Precocious/Early and Accelerated Puberty in a Boy with a Homozygous R192C Mutation in CYP19 (Aromatase) Gene

Mariana Costanzoa, Gabriela Guercioa, José García-Feylingb, Nora Saracoa, Roxana Marinoa, Natalia Perez Garridoa, Juan Manuel Lazzatia, Mercedes Maceirasa, Marco Aurelio Rivarolaa & Alicia Belgoroskya


aHospital de Pediatria Garrahan, Ciudad de Buenos Aires, Argentina; bHospital Regional de Concepción, Tucumán, Argentina


Background: Aromatase deficiency is a rare autosomal recessive disorder produced by CYP19 gene mutations. 46XX affected patients presented with ambiguous genitalia leading to early identification. Most 46XY affected patients presented normal external genitalia and the condition often remains undiagnosed until late puberty. Information on pubertal development in affected boys is scarce since to the present date only two patients, younger than 4 years of age, without long-term follow-up, had being reported.

Objective and hypotheses: We report the clinical phenotype and hormonal studies of a 46,XY aromatase deficient boy.

Results: Molecular analysis revealed a previously reported homozygous mutation (R192C) in the CYP19 gene, predicted to compromise enzyme function. The patient was the oldest brother of a 46XX affected sister. Maternal virilisation was present during both pregnancies. First evaluation at 7.9 years: 3 years delayed bone age was the only remarkable finding observed. Laboratory tests showed normal prepubertal basal serum gonadotropin (including an adequate GnRH stimulation test), inhibin B, AMH, testosterone and androstendione levels. OGTT was normal as well as bone mass, assessed by DEXA. The patient was lost in follow-up and returned at 11.3 years of age with signs of advanced puberty (Tanner stage IV, testicular volume 12/15 ml). Bone age was 2 years delayed.

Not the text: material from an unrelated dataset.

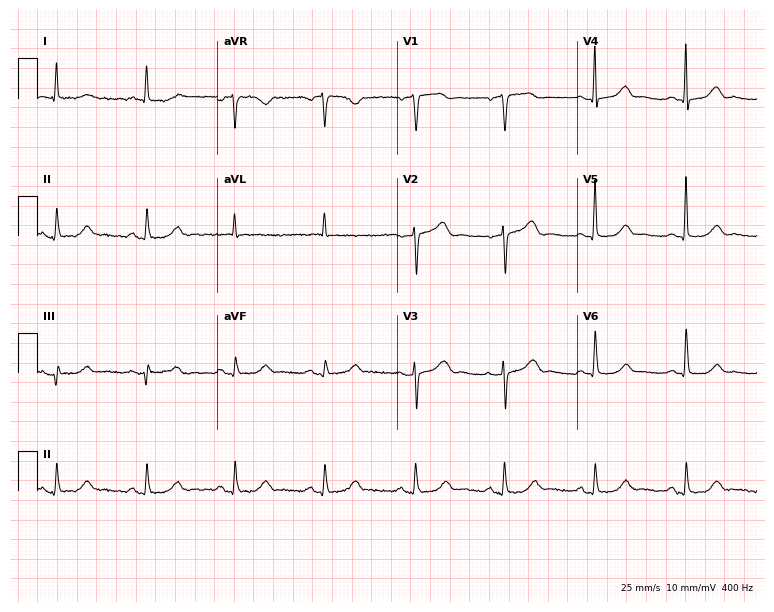
12-lead ECG from a 77-year-old female. No first-degree AV block, right bundle branch block, left bundle branch block, sinus bradycardia, atrial fibrillation or sinus tachycardia recorded for this tracing. Other findings, if any, are not listed.
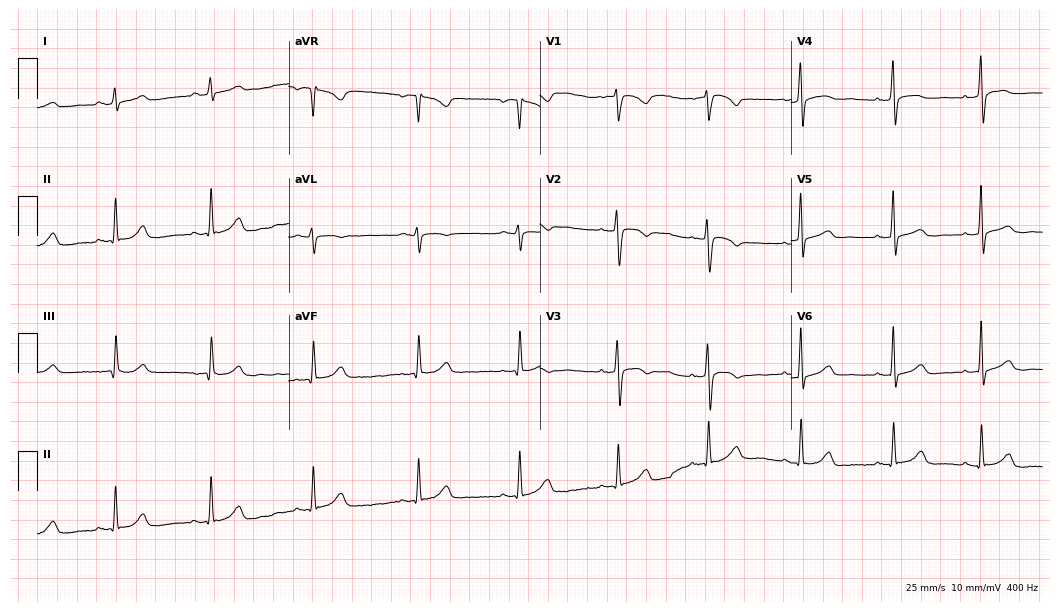
12-lead ECG from a female, 50 years old. No first-degree AV block, right bundle branch block, left bundle branch block, sinus bradycardia, atrial fibrillation or sinus tachycardia recorded for this tracing. Other findings, if any, are not listed.

Laboratory tests revealed normal pubertal basal and GnRH stimulated gonadotropin levels and increased serum testosterone (5.9 ng/ml, male reference range for Tanner IV: 1–5.4 ng/ml).

Conclusion: Normal pubertal development was referred in adult men with aromatase deficiency. Interestingly our patient presented with precocious/early and accelerated puberty and apparently normal pituitary gonadal function. Estrogen restrain on gonadotropin secretion has been demonstrated in animal and human models of estrogen deficiency operating since early phases of puberty in males. This human model of nature suggests that aromatase activity at hypothalamic level is required to define pubertal tempo and/or the time of puberty onset in boys.